Living the Sunshine Life

Read & Think > Ten Questions


  • There are over 300 different types of octopussies, and they aren’t like anything of this world.
  • I’m still not sure on the plural form of octopus, and octopussies sounds right. 
  • Octopussies are very likely alien beings sent to Earth to teach us compassion.

Octopuses, with their enigmatic and otherworldly appearance, have long fascinated scientists and curious minds alike. These remarkable creatures are members of the class Cephalopoda, which also includes squids and cuttlefish. Octopuses are known for their intelligence, adaptability, and intriguing characteristics.


How many species of octopussies are there?

The diversity within the octopus family is truly remarkable, with over 300 currently recognized species inhabiting a vast range of aquatic environments across the globe.

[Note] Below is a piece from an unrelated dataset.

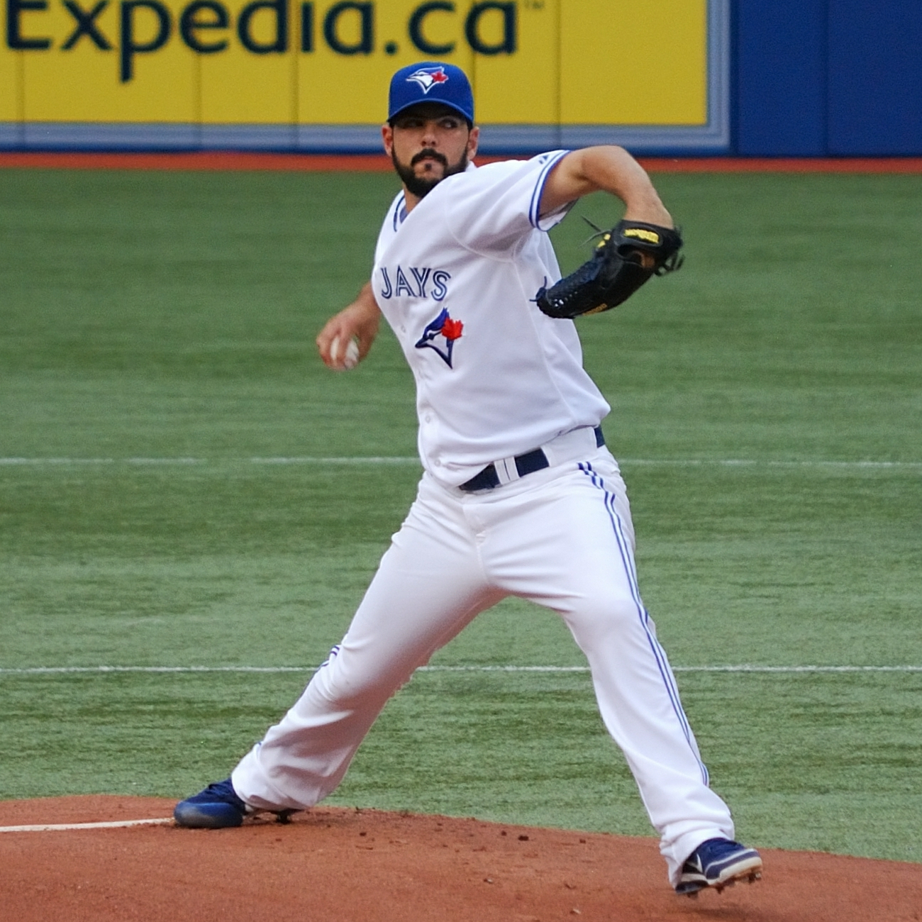 Carlos Villanueva

From the colorful coral reefs of the tropics to the icy depths of the polar regions, octopuses have adapted to thrive in a multitude of habitats, each species boasting unique characteristics and behaviors.

One of the most captivating and well-known species is the giant Pacific octopus, the largest of all octopus species, reaching impressive sizes of up to 16 feet in length and weighing over 100 pounds. These intelligent creatures are known for their problem-solving skills and ability to camouflage seamlessly with their surroundings.

Another fascinating species is the mimic octopus, renowned for its exceptional ability to imitate the appearance and movements of other marine animals, such as sea snakes, lionfish, and flatfish, to deter predators and attract prey.

The dumbo octopus, a deep-sea dweller, is instantly recognizable by its ear-like fins that resemble the oversized ears of Disney’s beloved elephant character. These adorable creatures gracefully glide through the dark depths of the ocean, using their fins for propulsion and steering.

These are just a few examples of the incredible diversity found within the octopus family, each species playing a vital role in the delicate balance of their respective ecosystems. As scientists continue to explore the depths of the ocean, it is likely that more fascinating octopus species will be discovered, further enriching our understanding of these enigmatic and intelligent creatures.

F/U Question: Why don’t you use “octopussies” as the plural form? I thought that was the technical term.

While “octopuses” is the most commonly accepted plural form, “octopi” is also used, though less frequently. “Octopodes” is technically correct based on the Greek origin of the word but is rarely used in everyday language.

“Octopussies” is not a recognized or accepted plural form for “octopus.” It may be used informally or playfully, but it is not considered technically correct in scientific or academic contexts.


Octopussies are super smart — what’s their brain like?

The octopus brain is a marvel of nature, a testament to the incredible intelligence and adaptability of these enigmatic creatures. While vastly different from the mammalian brain, it is remarkably complex and capable of sophisticated cognitive functions. The octopus possesses a centralized brain in its head, but what sets it apart is the presence of eight additional “mini-brains” located in each of its arms. These mini-brains are interconnected with the central brain but also capable of acting independently, allowing for a decentralized nervous system that enables remarkable dexterity and responsiveness.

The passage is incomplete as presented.